The way it was

I’d like to thank Brian Camphaug, Bill McKeever, Rick Tyefisher and Al Nelson for providing some of the photos. Select More Photos in the menu to see images provided by David Thompson. If anyone would like to provide additional images, send me an email. You’ll get full attribution.

Click on any of the images to get a carousel.

Thanks to Brian Camphaug for two of the early pictures, one from N.A.S. Lakehurst (1951), and another floor shot of Spartan Air Services in Uplands (year unknown). The barn was our first hanger, east of Ottawa near Orleans (early 1969). It was just a stone’s throw from the old schoolhouse, which was our component shop and office. Peter C. Hill was kind enough to capture the image of Viking’s former Bells Corners facility as it appears in 2010.
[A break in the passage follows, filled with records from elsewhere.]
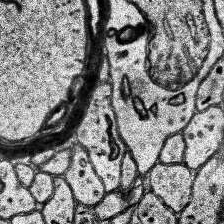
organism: Human
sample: Temporal Lobe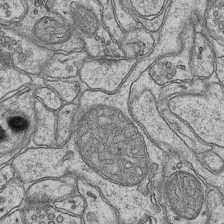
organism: Mouse
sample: CA1 Hippocampus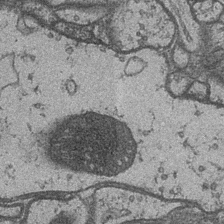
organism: Drosophila
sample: Optic medulla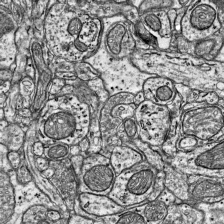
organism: Mouse
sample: Visual Cortex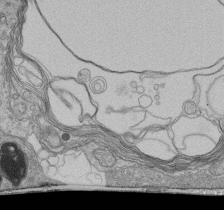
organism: Human
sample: Retinal organoid Rod and Cone cells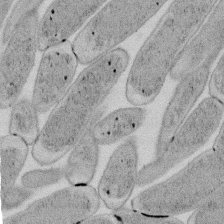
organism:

 Bill McKeever has submitted images from his collection taken over the many years he flew for the company. Thanks, Bill!

Starting in the early to mid-’70s, Viking had a tremendous amount of equipment in Africa, working for World Health in the west…

and Conoco Oil in the east, with plenty in between. Here’s a link to a satellite shot of our 1975 campsite. It’s recognizable for the hill that overlooked the site. We used that hill as the camp landmark, since it was visible from almost anywhere we worked. Jean-Marc Pigeon got caught out in the dark one night, and we lit up camp for him to find us in the blackest night. The Conoco strip is to the north-east. All of Conoco’s wells came up dry. Oil exploration in the same area continues (article temporarily unavailable) but I doubt that anything substantial will ever be found.
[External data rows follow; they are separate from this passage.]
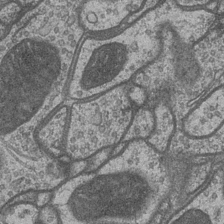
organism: Drosophila
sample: Optic medulla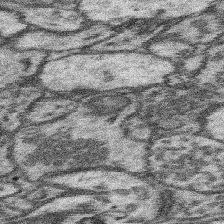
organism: Mouse
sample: Somatosensory cortex neuropil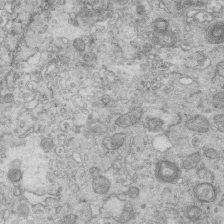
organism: Mouse
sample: Multiciliated cells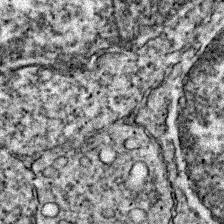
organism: Zebrafish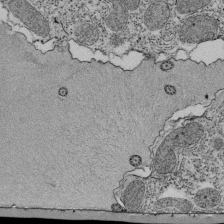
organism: Tetrahymena
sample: Cilia in tetrahymena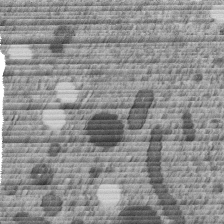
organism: C. elegans
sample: C. elegans embryo early stage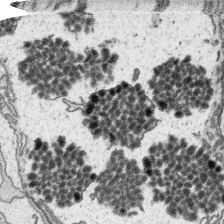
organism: Platynereis dumerilii
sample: Parapodia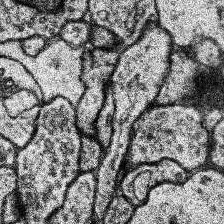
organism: Human
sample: Temporal Lobe

Meanwhile, back in 1969 when men were landing on the moon, Lorne and the author landed in Newfoundland with an expense account and a G2.

Rick Tyefisher, a young apprentice with Lambair Ltd. in 1974, has provided the images he captured while working with all of us on Dryden-18. For many, this was our first time at the big show, and to this day remains in my memory as a pretty good experience. Many new techniques for aircraft management and use on large fires were experimented with and adopted in later years.

Thanks to Al Nelson for providing access to some of his images of Midwest Helicopters. If anyone would like to provide more Midwest photographs, send me an email. You’ll get full attribution.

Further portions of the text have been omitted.